Googling turned up a bunch of gcc bugs but if that is the case I'm not really sure how to fix that as I would imagine you would have to build the world to upgrade gcc.

Thoughts?

*edit*

Removing the make.conf seems to let it build now. Not completely sure what was causing it out of those options but for anyone else who finds this, check your make.conf


----------



## da1 (Sep 7, 2010)

tad1214 said:
			
		

> [...] I would imagine you would have to build the world to upgrade gcc [...]


not quite. you can install it from the CD/DVD (sysinstall) or from packages (pkg_add). None of them require compilation 



			
				tad1214 said:
			
		

> Removing the make.conf seems to let it build now.

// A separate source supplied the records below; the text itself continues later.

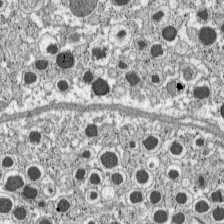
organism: C57BL Mouse
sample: Pancreatic islet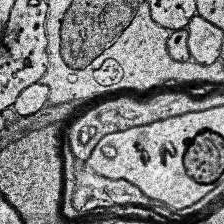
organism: Human
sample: Temporal Lobe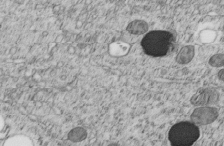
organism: C. elegans
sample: C. elegans embryo early stage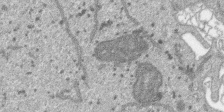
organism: Human
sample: Lung epithelial cells infected with SARS-CoV-2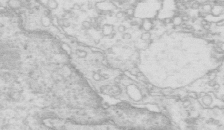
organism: Mouse
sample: Multiciliated cells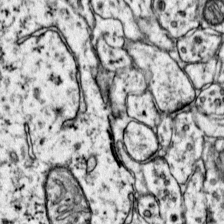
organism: Mouse
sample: Primary visual cortex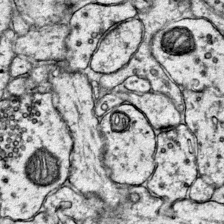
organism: Mouse
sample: Primary visual cortex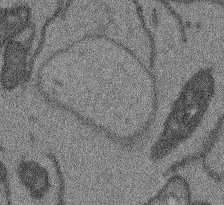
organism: Arabidopsis thaliana
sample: Root tip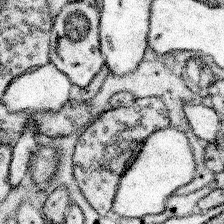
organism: Mouse
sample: Somatosensory cortex neuropil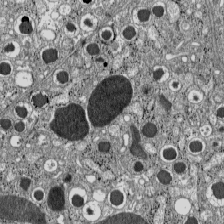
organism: C57BL Mouse
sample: Pancreatic islet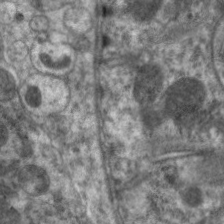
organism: C. elegans
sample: Pharynx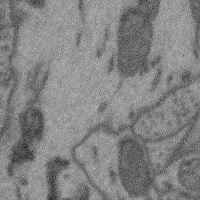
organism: Mouse
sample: Cerebral cortex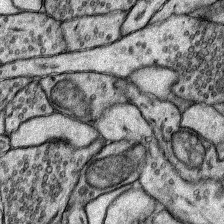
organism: Rat
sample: Hippocampus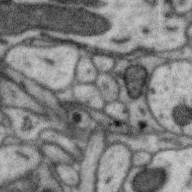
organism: Zebra finch
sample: Brain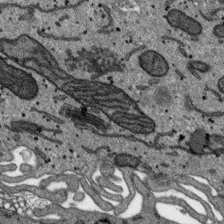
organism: Human
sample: Lung epithelial cells, uninfected (mock) control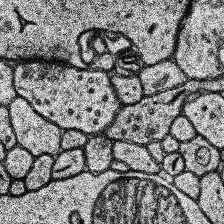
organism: Human
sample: Temporal Lobe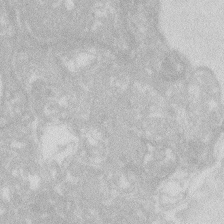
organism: Zebrafish
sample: Macrophage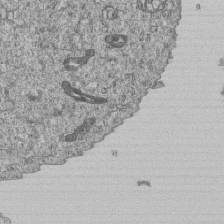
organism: Human
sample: MDA-MB-231 cells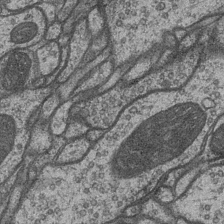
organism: Drosophila
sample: Optic medulla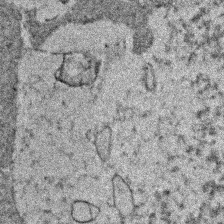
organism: Human
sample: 1205lu cells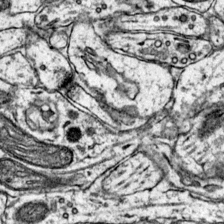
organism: Mouse
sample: Primary visual cortex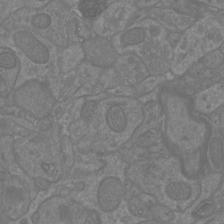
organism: Mouse
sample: Cortical neurons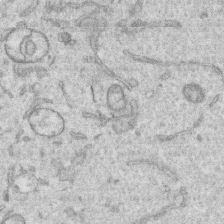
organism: Human
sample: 1205lu cells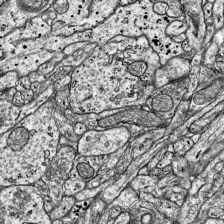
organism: Mouse
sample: Visual Cortex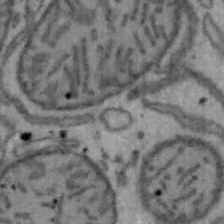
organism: Mouse
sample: Liver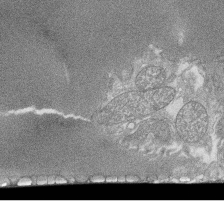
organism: Tetrahymena
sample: Cilia in tetrahymena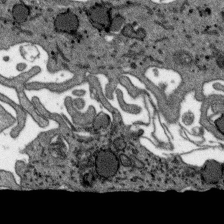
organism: Human
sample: Lung epithelial cells, uninfected (mock) control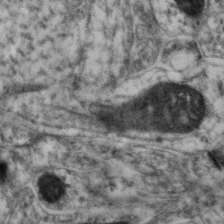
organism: Mouse
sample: Neocortex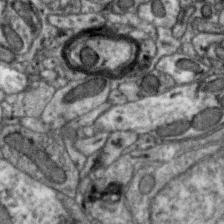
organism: Zebra finch
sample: Brain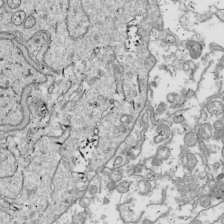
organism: Drosophila
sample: Cell division; meiosis; drosophila spermatocytes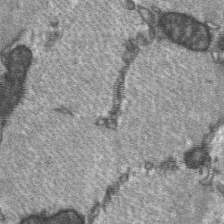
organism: C57BL Mouse
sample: Soleus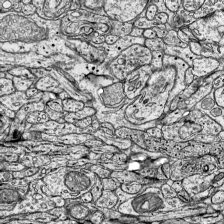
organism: Mouse
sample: Visual Cortex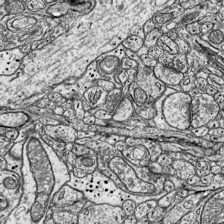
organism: Mouse
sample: Visual Cortex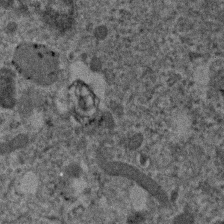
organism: Human
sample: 1205lu cells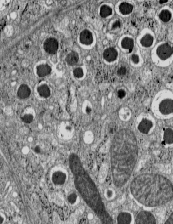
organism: C57BL Mouse
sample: Pancreatic islet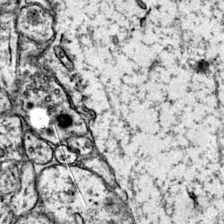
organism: Mouse
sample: Primary visual cortex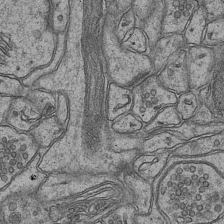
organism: Mouse
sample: CA1 Hippocampus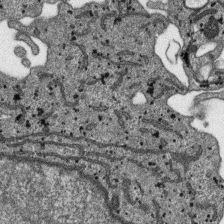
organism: Human
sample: Lung epithelial cells infected with SARS-CoV-2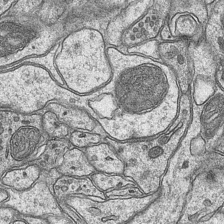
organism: Mouse
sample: CA1 Hippocampus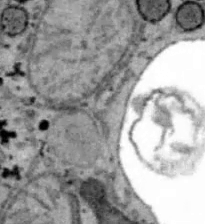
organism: Mouse
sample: Liver from an obese (ob/ob) mouse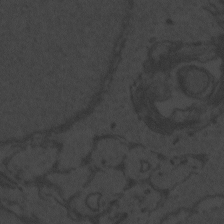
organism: Zebrafish
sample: Macrophage infected with Toxoplasma gondii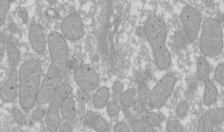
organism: Xenopus
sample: Cilia; centrioles in frog embryo cells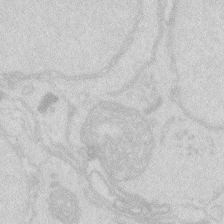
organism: Zebrafish
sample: Macrophage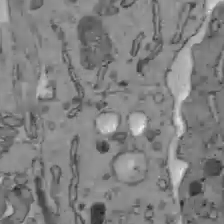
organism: C57BL Mouse
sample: Liver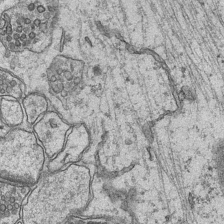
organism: Mouse
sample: CA1 Hippocampus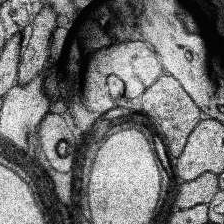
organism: Human
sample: Temporal Lobe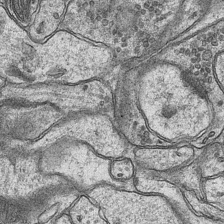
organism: Mouse
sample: CA1 Hippocampus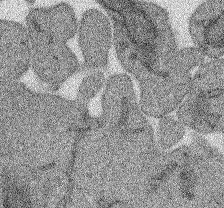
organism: Human
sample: HeLa cells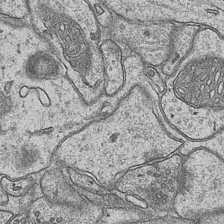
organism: Mouse
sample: CA1 Hippocampus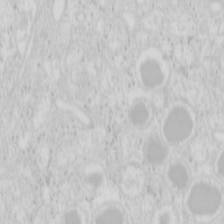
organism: Mouse
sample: Pancreas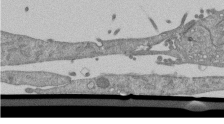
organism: Mouse
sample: ED-1 cell nuclei; centrioles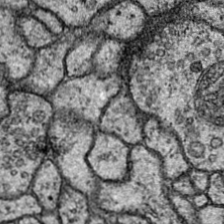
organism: Drosophila
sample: Ventral Nerve Cord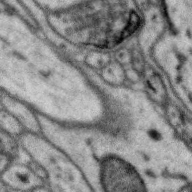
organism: Zebra finch
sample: Brain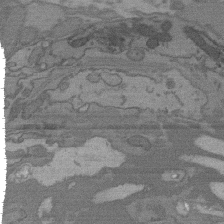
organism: C. elegans
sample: AFD neurons C. elegans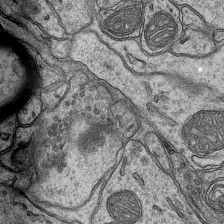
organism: Mouse
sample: CA1 Hippocampus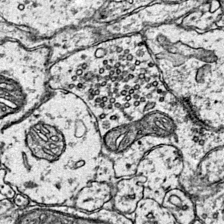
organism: Mouse
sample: Primary visual cortex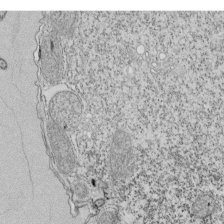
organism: Tetrahymena
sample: Cilia in tetrahymena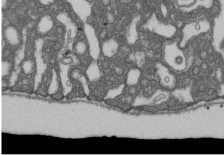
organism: Drosophila
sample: Nephrocyte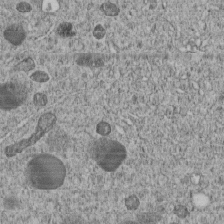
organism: C. elegans
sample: C. elegans embryo early stage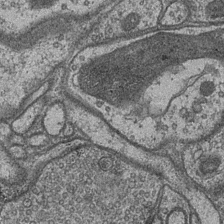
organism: Drosophila
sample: Optic medulla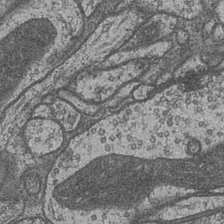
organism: Drosophila
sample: Optic medulla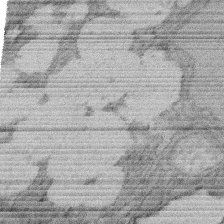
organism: Rat
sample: Salivary granule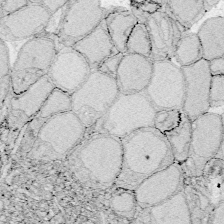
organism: Zebrafish
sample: Whole-Brain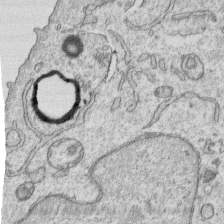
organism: Human
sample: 1205lu cells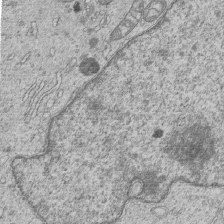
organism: Human
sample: MDA-MB-231 cells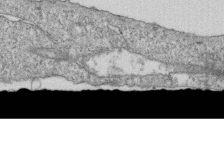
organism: Human
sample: HeLa cell HIV synapse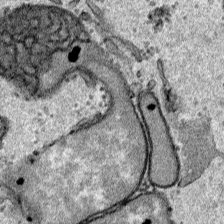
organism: Human
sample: Mitochondria in HCT116 cells

Maybe I'm asking too much but can you try and see which option actually breaks the compilation ? It would make more sense and maybe from there you can check in another direction to find the real culprit.

Have you asked @ freebsd-stable@freebsd.org (<- mailing list for stable) ?


----------



## Galactic_Dominator (Sep 7, 2010)

da1 said:
			
		

> not quite. you can install it from the CD/DVD (sysinstall) or from packages (pkg_add). None of them require compilation



You can't buildworld with those gcc's and upgrading gcc isn't the solution in this case anyway.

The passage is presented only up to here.